'So Much Evil Had To Happen for this Bill To Pass'

Early last year the Oregon Statehouse passed the strictest prohibition on the corporate control of medicine in the country. It would have restored the ban on the corporate practice of medicine (CPOM) that has been in place in Oregon for decades by closing loopholes that enabled private equity and corporate conglomerates to offer the illusion of physician ownership of health care providers, while maintaining control over how those practices treat patients and deliver services. The idea was that medical professionals, not corporate executives, would be in charge of making medical decisions.
But a frenzied lobbying blitz stalled the bills progress in the Senate, where Republicans began to grumble about unintended consequences. The bill ultimately died what its most prominent backer described as a process death in early March.
Then, the state was hit by a series of relatively earth-shattering unintended consequences of corporatized medicine.
First, primary care practices across the nation began to realize they were broke.
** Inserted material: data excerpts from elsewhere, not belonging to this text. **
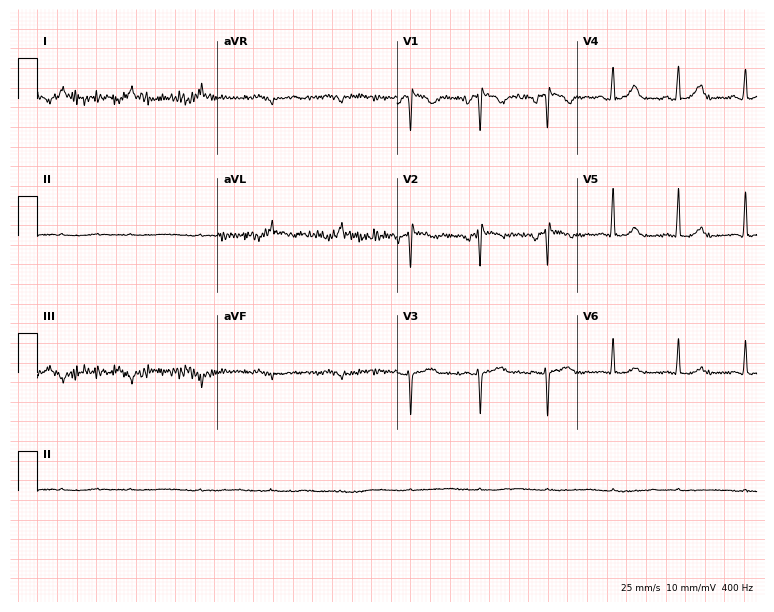
Electrocardiogram, a female, 67 years old. Of the six screened findings (first-degree AV block, right bundle branch block, left bundle branch block, sinus bradycardia, atrial fibrillation, sinus tachycardia), none is recorded. Only these six findings were labelled.
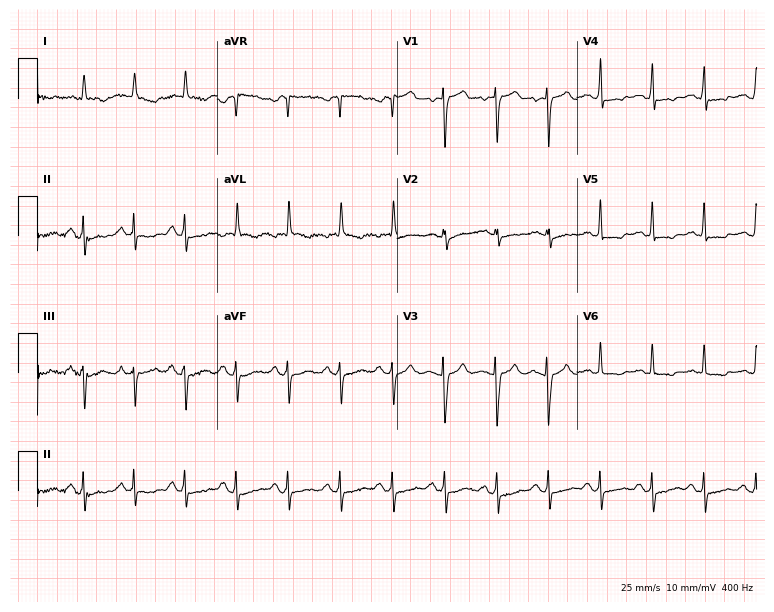
12-lead ECG from a 72-year-old female patient (7.3-second recording at 400 Hz). Shows sinus tachycardia (a sinus rate of 100 beats per minute or more).
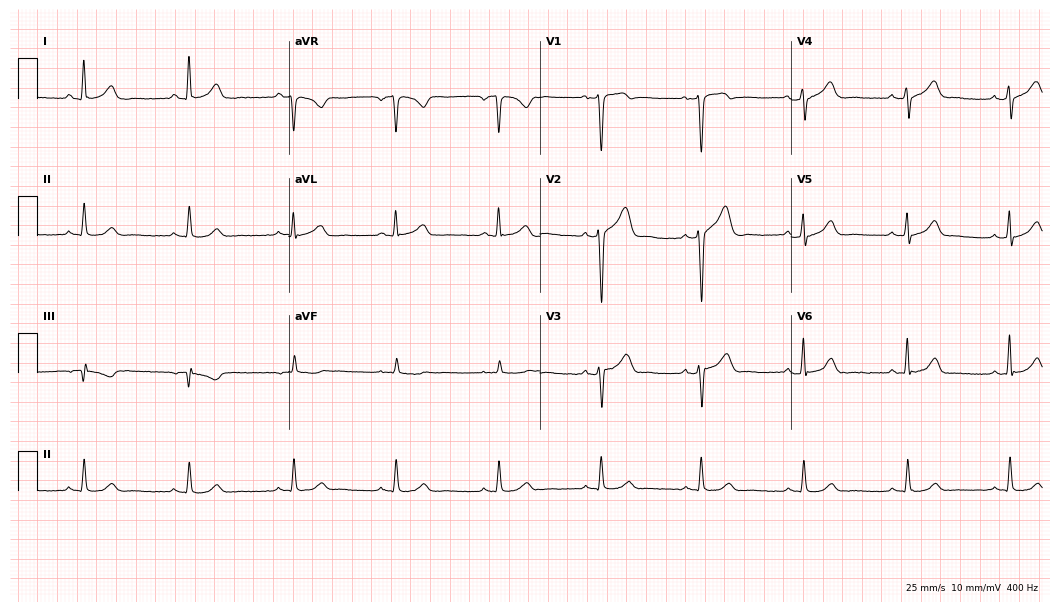
Resting 12-lead electrocardiogram. Patient: a male, 58 years old. The tracing shows sinus bradycardia (a sinus rate of 50 beats per minute or less).
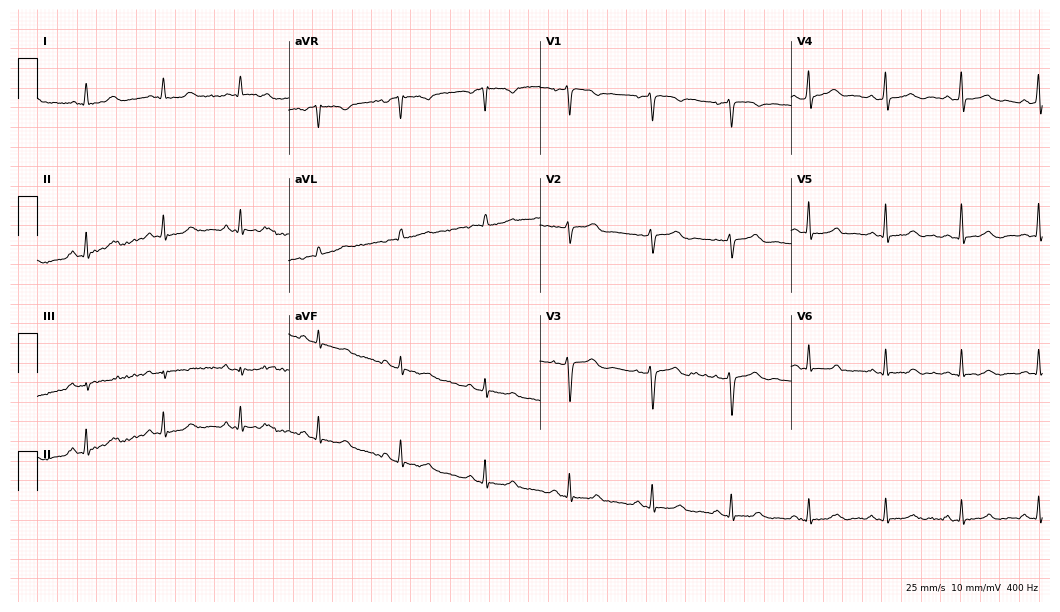
ECG (10.2-second recording at 400 Hz) — a 47-year-old female patient. Labelled as a normal ECG.
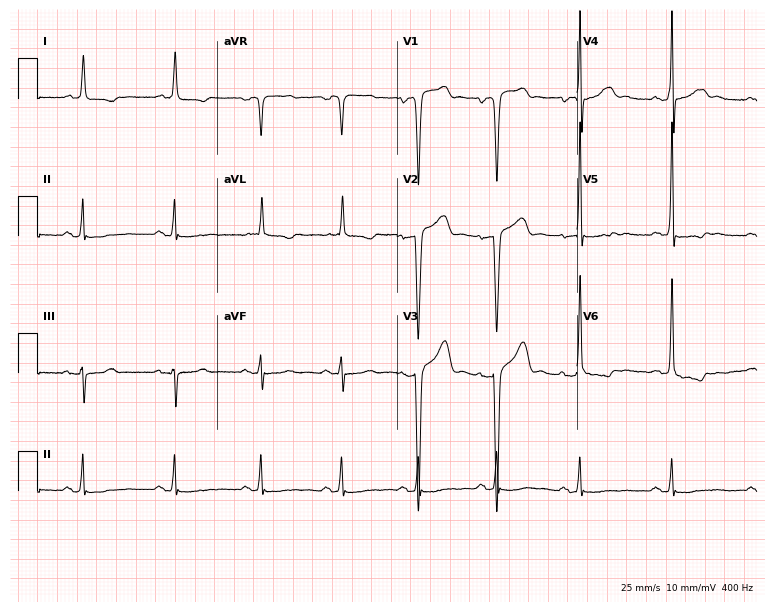
12-lead ECG from a male, 63 years old. No first-degree AV block, right bundle branch block, left bundle branch block, sinus bradycardia, atrial fibrillation or sinus tachycardia recorded for this tracing. Other findings, if any, are not listed.
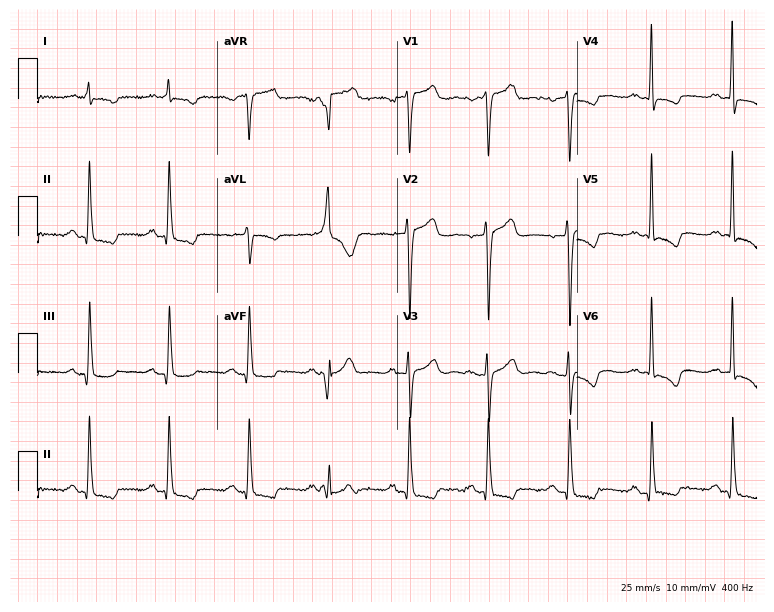
Resting 12-lead electrocardiogram. Patient: a 66-year-old male. None of these six findings is recorded: first-degree AV block, right bundle branch block (RBBB), left bundle branch block (LBBB), sinus bradycardia, atrial fibrillation (AF), sinus tachycardia.
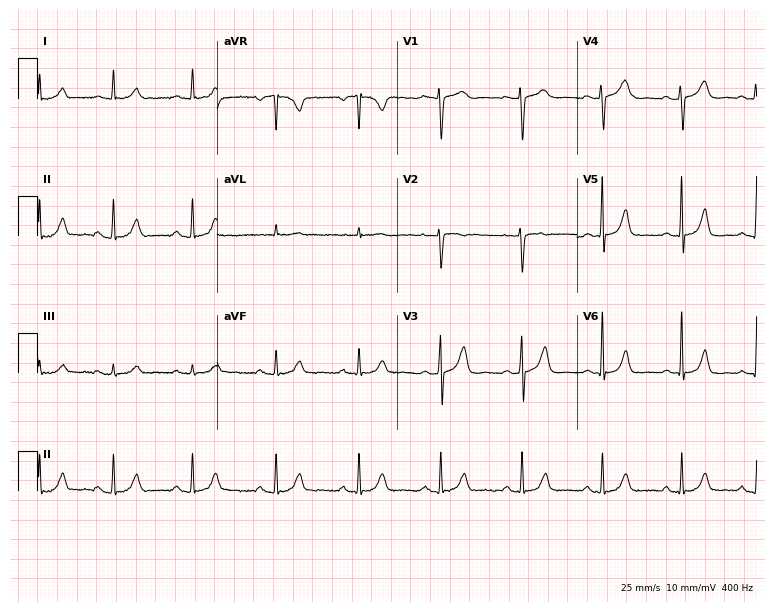
12-lead ECG (7.3-second recording at 400 Hz) from a 32-year-old female. Labelled as a normal ECG.
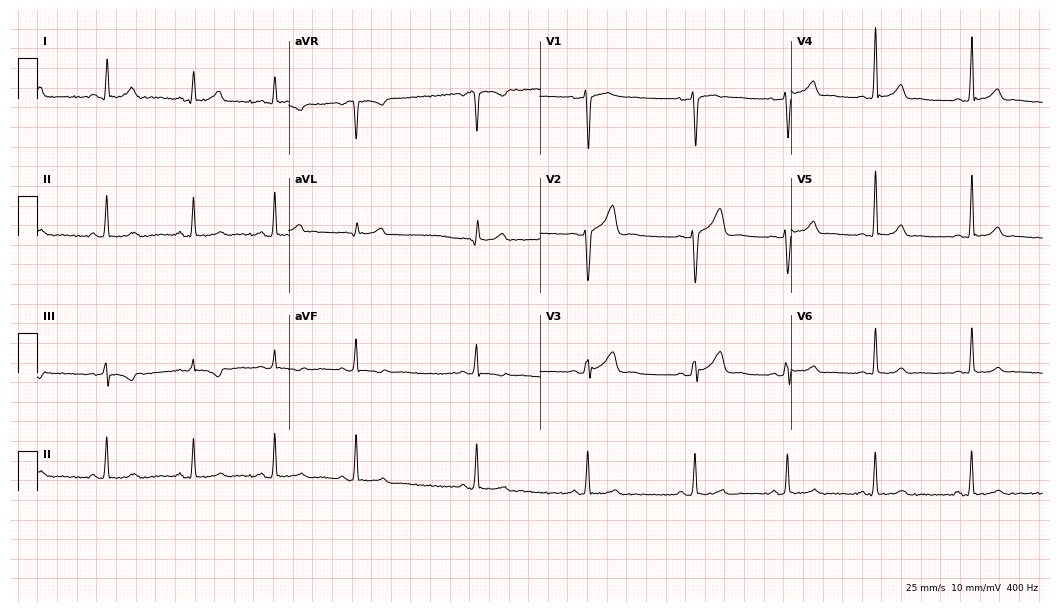
ECG — a 21-year-old female. Labelled as a normal ECG.
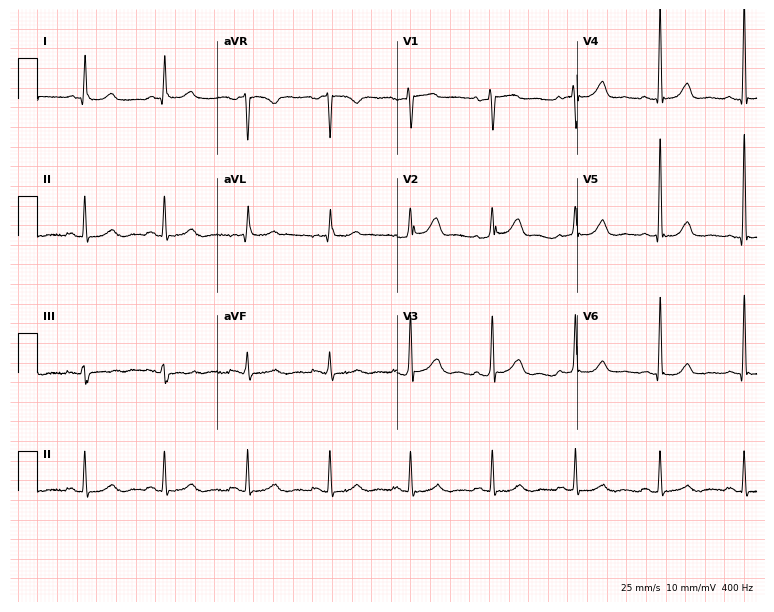
Standard 12-lead ECG recorded from a 67-year-old female patient. None of these six findings is recorded: first-degree AV block, right bundle branch block, left bundle branch block, sinus bradycardia, atrial fibrillation, sinus tachycardia.
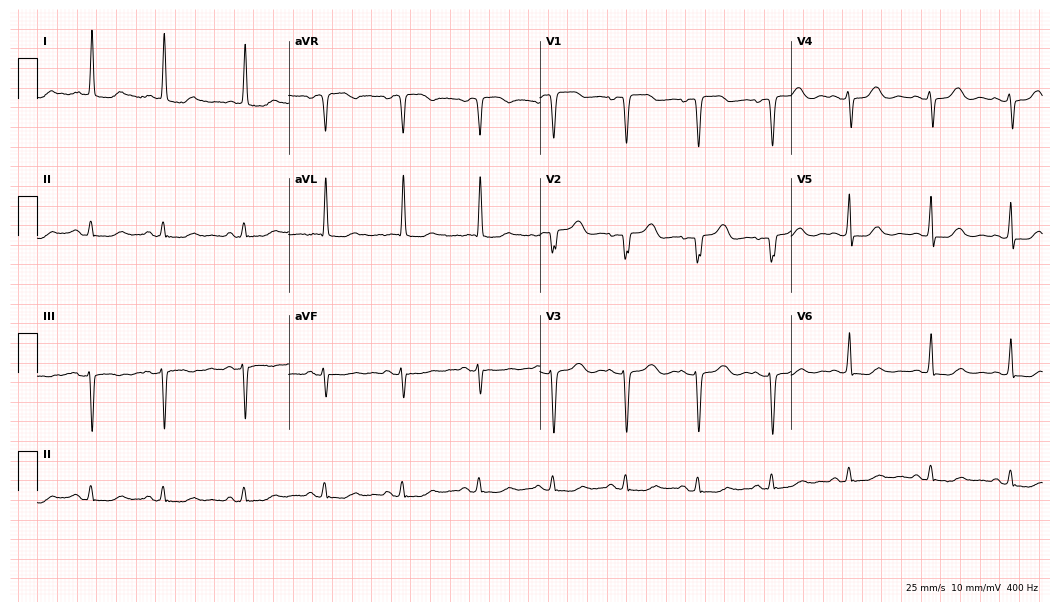
12-lead ECG from a woman, 70 years old (10.2-second recording at 400 Hz). Recorded interpretation: within normal limits.
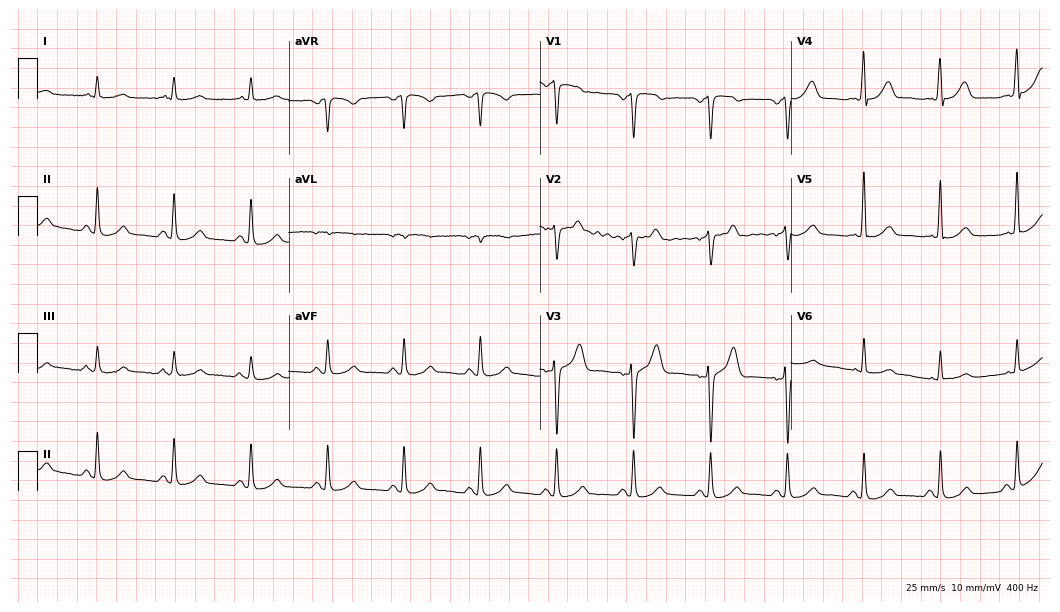
Standard 12-lead ECG recorded from a 71-year-old male patient (10.2-second recording at 400 Hz). Read as a normal ECG.

The week the bill died, a large 11-clinic primary care practice in Corvallis, Oregon held an emergency meeting of its physician-shareholders where all agreed to work without pay so cash could be conserved for staff salaries.
The culprit was a company called Change Healthcare, a massive medical claims processing empire that had just been hacked by a ransomware gang and quietly taken offline by its insurance juggernaut owner, UnitedHealth.